What tests performed by medical consultants can help further evaluate patients with known or suspected ischemic heart disease

  • Exercise electrocardiogram (ECG) is a noninvasive test that attempts to produce ischemic changes on ECG (ST depression = 1 mm from baseline) or symptoms by having the patient exercise to maximum capacity. Information obtained relates to the thresholds of heart rate and blood pressure that can be tolerated. Maximal heart rates, blood pressure response, and clinical symptoms guide interpretation of the results.
  • Exercise thallium scintigraphy increases the sensitivity and specificity of the exercise ECG. The isotope thallium is almost completely taken up from the coronary circulation by the myocardium and can then be visualized radiographically. Poorly perfused areas that later refill with contrast delineate areas of myocardium at risk for ischemia. Fixed perfusion defects indicate infarcted myocardium.

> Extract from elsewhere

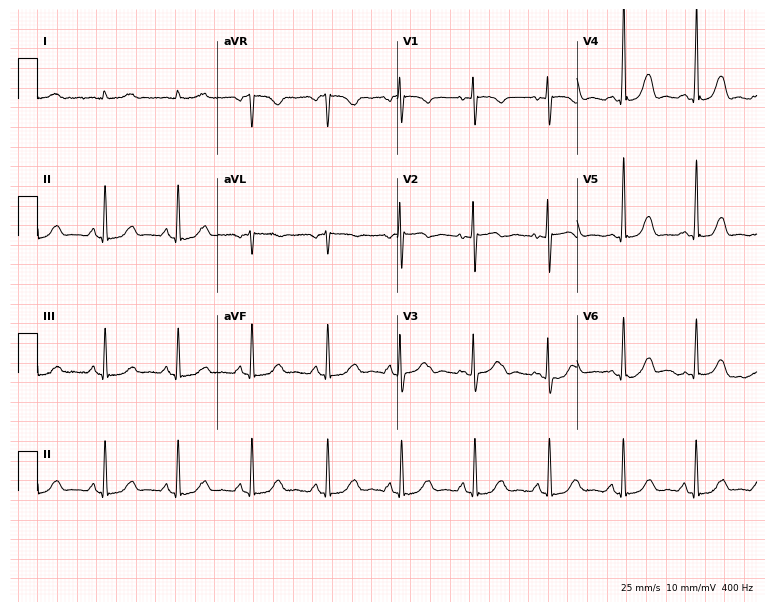
Resting 12-lead electrocardiogram (7.3-second recording at 400 Hz). Patient: a 43-year-old female. Read as a normal ECG.

  • Dipyridamole thallium imaging is useful in patients who are unable to exercise. This testing is frequently required in patients with peripheral vascular disease who are at high risk for IHD and in whom exercise test is limited by claudication. Dipyridamole is a potent coronary vasodilator that causes differential flow between normal and diseased coronary arteries detectable by thallium imaging.
  • Echocardiography can be used to evaluate left ventricular and valvular function and measure ejection fraction.
  • Stress echocardiography (dobutamine echo) can be used to evaluate new or worsened regional wall motion abnormalities in the pharmacologically stressed heart. Areas of wall motion abnormality are considered at risk for ischemia.
  • Coronary angiography is the gold standard for defining the coronary anatomy. Valvular and ventricular function can be evaluated, and hemodynamic indices can be measured. Because angiography is invasive, it is reserved for patients who require further evaluation based on previous tests or who have a high probability of severe coronary disease.